Try it. Your copy starts at the line containing "Bearbeitungszentrum, milling machine" and ends at the last line below. Copy exactly, without pictures.

------ Supplied data ------

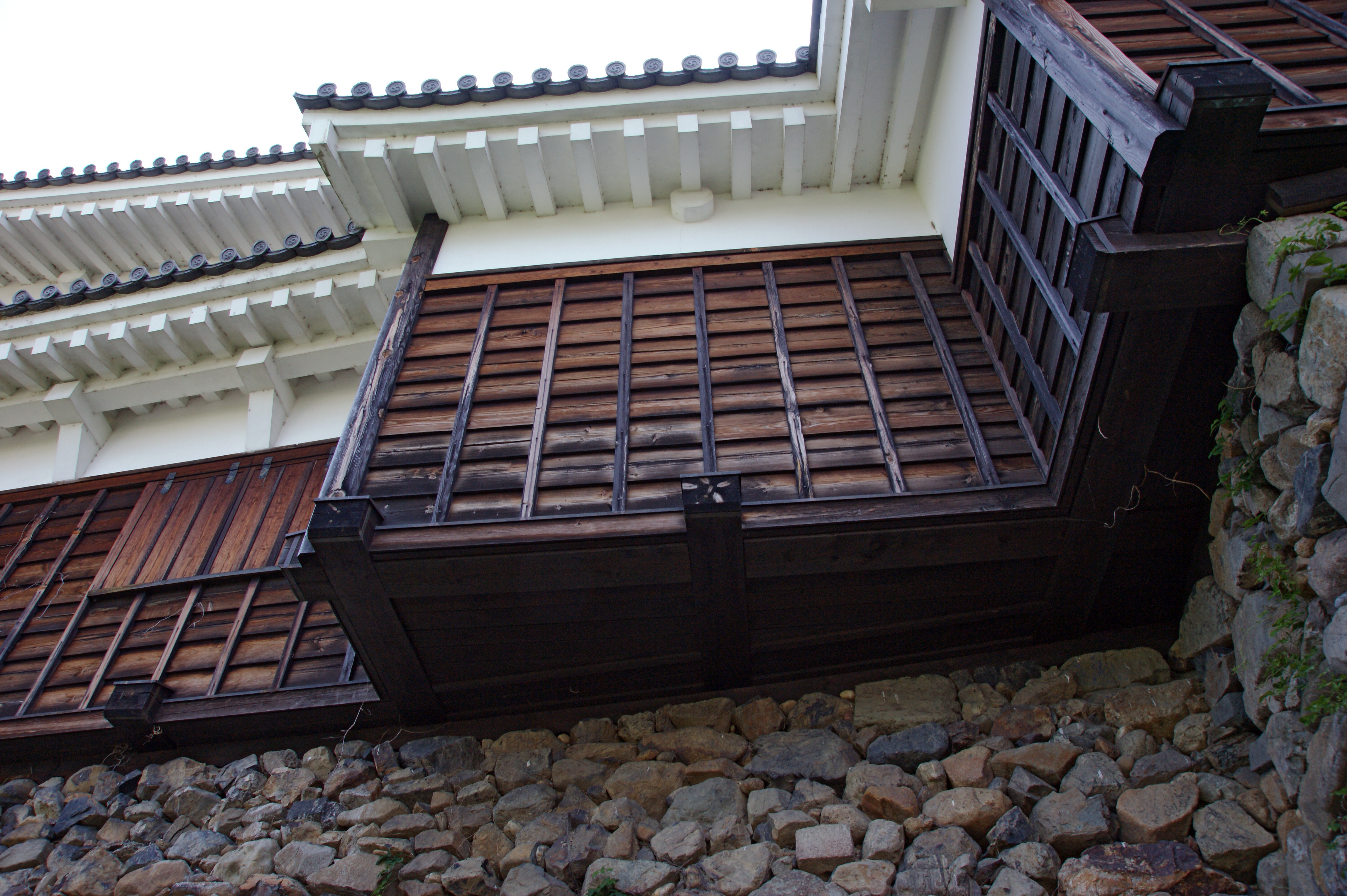 Fukuchiyama Castle in Fukuchiyama, Kyoto prefecture, Japan
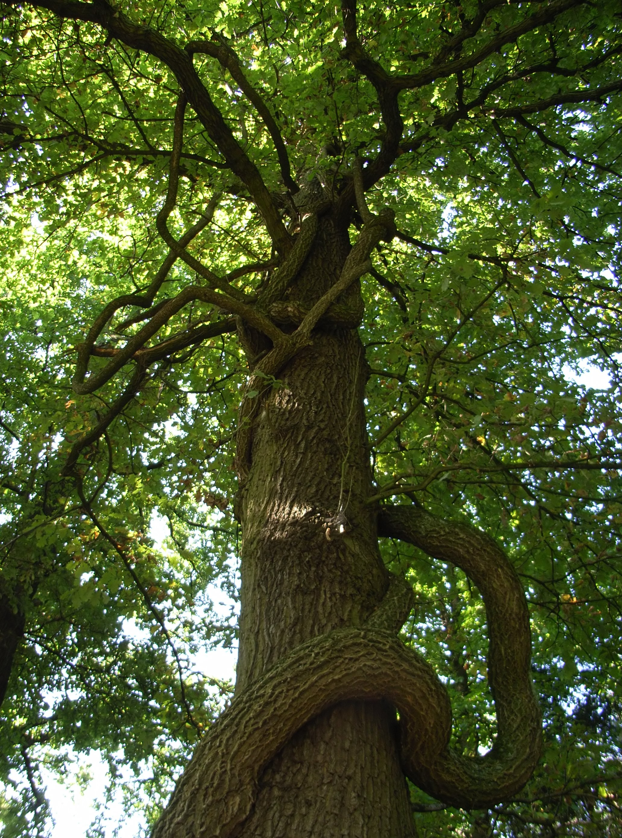 Celastus orbiculatus
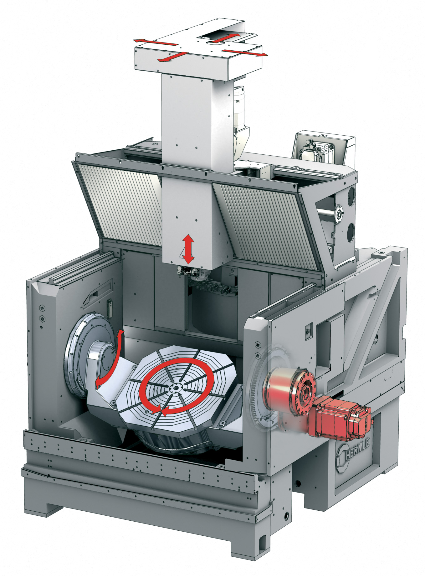 Bearbeitungszentrum, milling machine
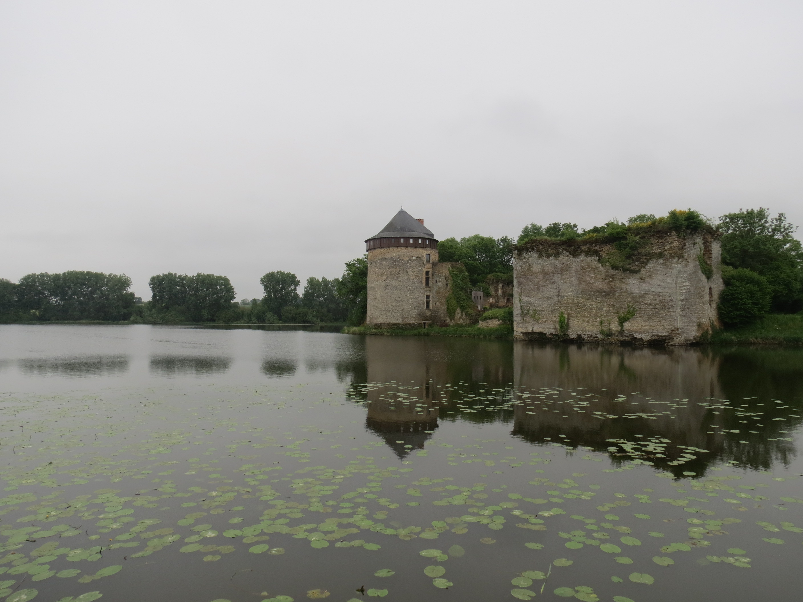 Montjean (53) - Château
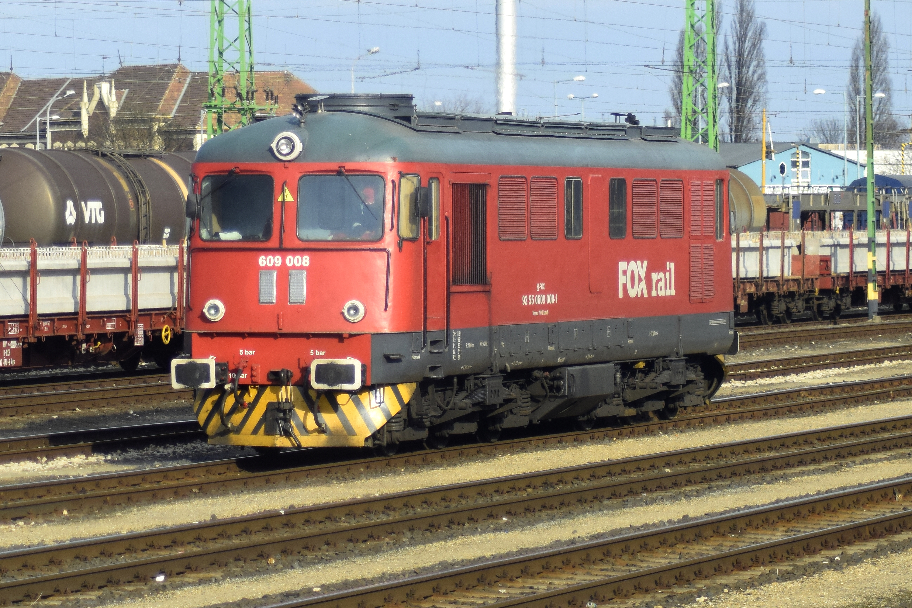 A Foxrail 609 008 pályaszámú Sulzer mozdonya Győr-Rendezőben.
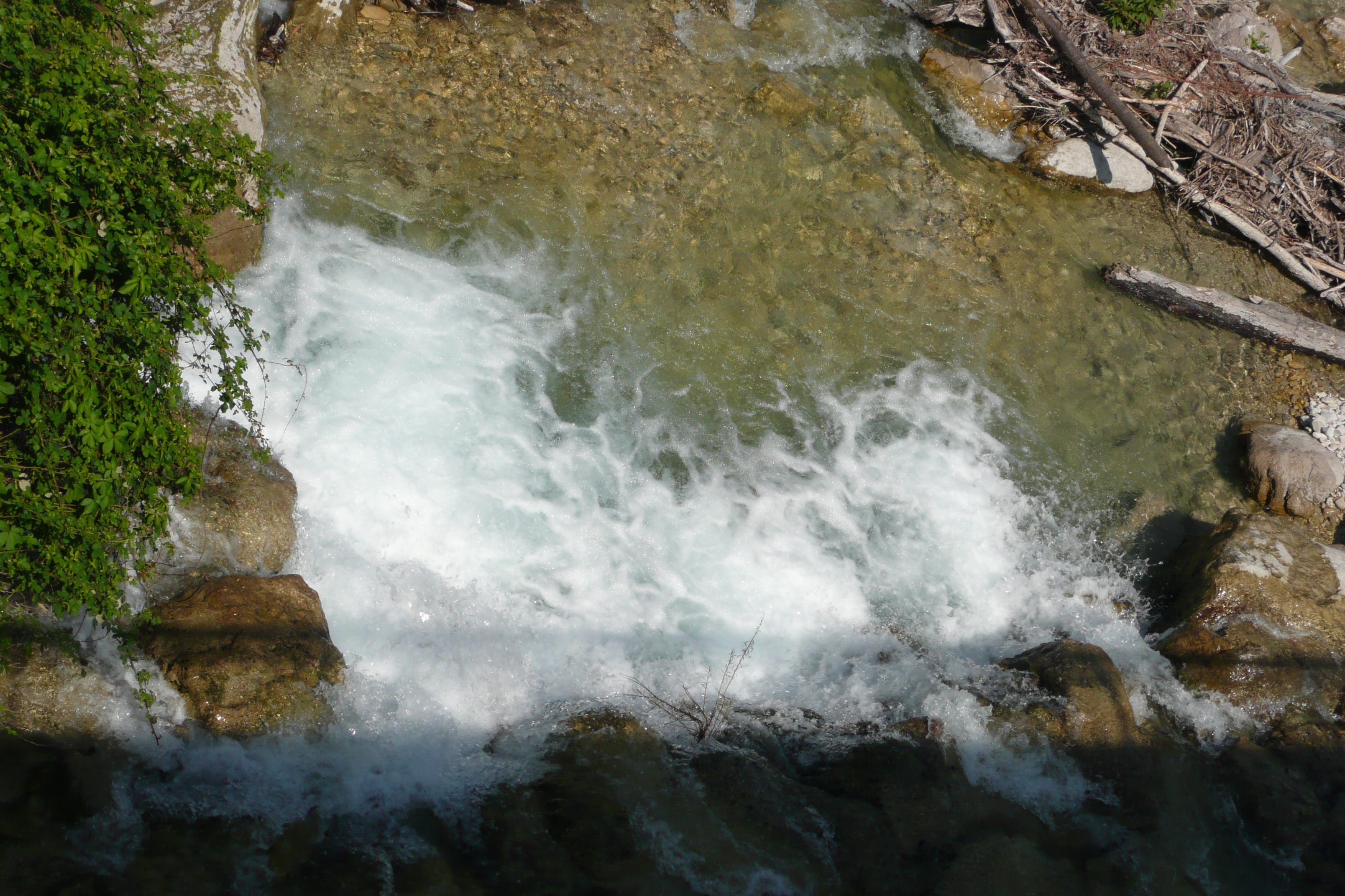 Chute d'eau du Toulourenc près de Mollans-sur-Ouvèze.
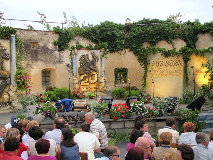 Scena na 20. festivalu Vurberk.
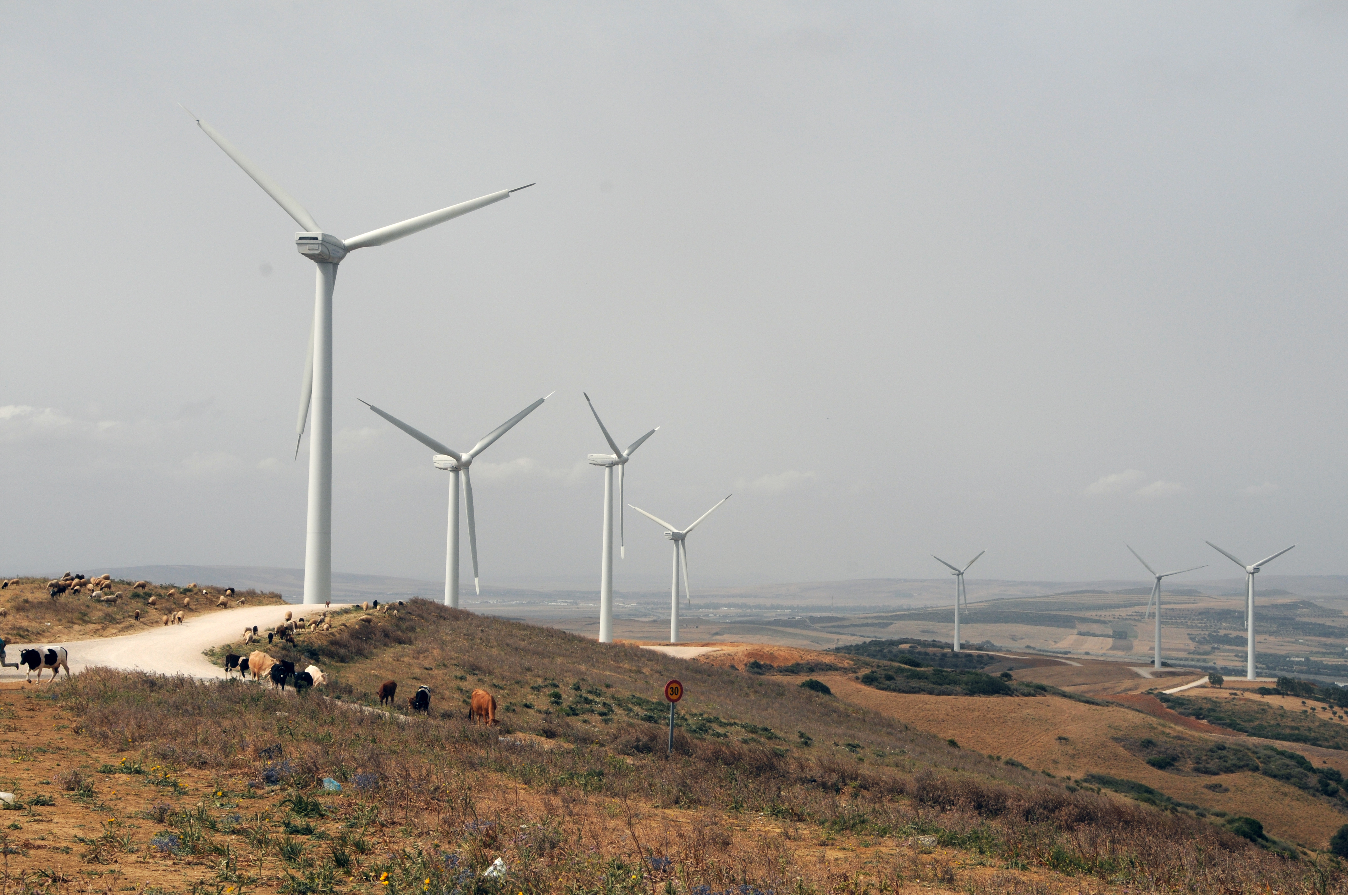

------

Answer for the task.
 Bearbeitungszentrum, milling machine
 Montjean (53) - Château
 A Foxrail 609 008 pályaszámú Sulzer mozdonya Győr-Rendezőben.
 Chute d'eau du Toulourenc près de Mollans-sur-Ouvèze.
 Scena na 20. festivalu Vurberk.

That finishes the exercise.